Wednesday, June 15, 2011

ATMs destroy jobs?

So, President Obama went on the TODAY SHOW.

And, according to a couple of people I talked to, and some writers, he said that ATMs are destroying jobs. The quote is this:

There are "structural issues with the economy. ... You see it when you go to a bank you use the ATM, you don't go to a bank teller."

Here is the show excerpt. It's long; the relevant part starts at 3:00 or so.

And...that's not what he said. "Media Matters" has this right, I think. The President just did not say ATMs are costing America jobs. He didn't.

Still, I might not have said "structural problem," which is wrong. The fact is that economies are constantly doing things like replacing people with machines in some sectors and then hiring people somewhere else. That is not a problem at all, but a challenge.

I admit that for a command and control, "let's pass a law" guy like the President, it has to be a little scary to rely on the "creative" part of creative destruction. It's not clear where the new jobs will come from. It never is.

But he came close to telling the truth. The reason that business is not investing now is that investors are uncertain, and can't be sure if the economy is turning up. So they are sitting on cash. In the meantime, productivity (he called it "efficiency," which is accurate enough) is through the roof, so companies are making decent profits. And the Treasury is selling huge amounts of government debt, and companies can park their cash there and make a decent return in the short run.

Here's the thing. KPC BFF Mark Perry has the straight dope: fewer jobs but much larger manufacturing output.

But look at productivity:

ATMs are a good thing. (And the President basically said so). But losing jobs to productivity means that jobs must be created somewhere else, if the economy is to grow. The U.S. is still (by far) the largest manufacturing economy in the world. And U.S. manufacturing is (still) trending up, not down. That's not controlling for population, and not using any tricks. We are number one, by a lot.
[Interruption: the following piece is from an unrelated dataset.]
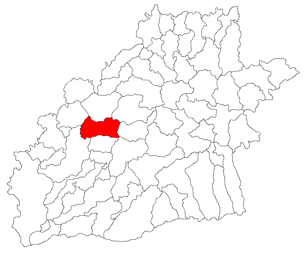 Categorie:Hărţi ale judeţului Sibiu Licensing Categorie:Imagini din Transilvania

Here's what the President should do.
1. Stop the class war rhetoric. Stop blaming business for the depression. He can blame his Wall Street butt boys at Goldman and Lehman, if he wants, but he would never do that and turn off the campaign contribution money pump.
2. Take real steps toward settling the budget and debt crisis. Force the bed-wetters who "lead" the Senate to pass a freakin' budget.
3. Reduce the uncertainty business faces in forecasting health care costs, taxes, and new regulations. The whole health care fiasco is a major cause of the extended recession. Republicans are just as much to blame, in that area. They obstructed without offering a better alternative, and now health care is still a big job-killing tax on new hires. But the President is the one who has to try to do something.

In 1936 and 1937, as Amity Shlaes chronicles in her book THE FORGOTTEN MAN, the Roosevelt administration went after business hard. They tried to pass new taxes, and they blamed business for (wait for it) sitting on piles of cash. The result was a second dip, where employment jumped back above 16%. It could happen again. ATMs are good; uncertainty is bad. And deficits are stupid.

3 comments:

Anthony Bruno said...

What is missing in the discussions are the countless jobs technologies create.

An analysis of this, based on the demand of the marketplace provide more jobs than productivity gains
save.

WWW StL said...

There are only 3 problems with the 3 prescriptions. 1. Asking this administration to stop class warfare is asking it to stop demanding tax increases on the rich. The President is on the record as saying that even if such tax increases would REDUCE revenues to the Federal government he would support them because of "fairness". 2. Force Senator Reid to pass a budget? Any budget the Senate could pass the President would certainly Veto because of the "spending cuts". 3. Reduce uncertainty for business? This administration doesn't care about uncertainty just look at Boeing's new 787 factory located in a "right to work" state.

Daveb said...

You can talk all you want about manufacturing but approximately 90% of the jobs created in the past twenty years have been in the "services" sector. How do you create a jobs in the "services" sector? Primarily by consumer spending. What is the forecast for consumer spending: horrible. Unemployment is high, wage growth minimal, lack of savings to draw down, no ability to take equity out of housing, potential tax hikes (to fund existing government deficits) massive, potential higher cost for green energy and other regulation, etc. I don't see the end of the world but I do see a very long and slow regression to the mean.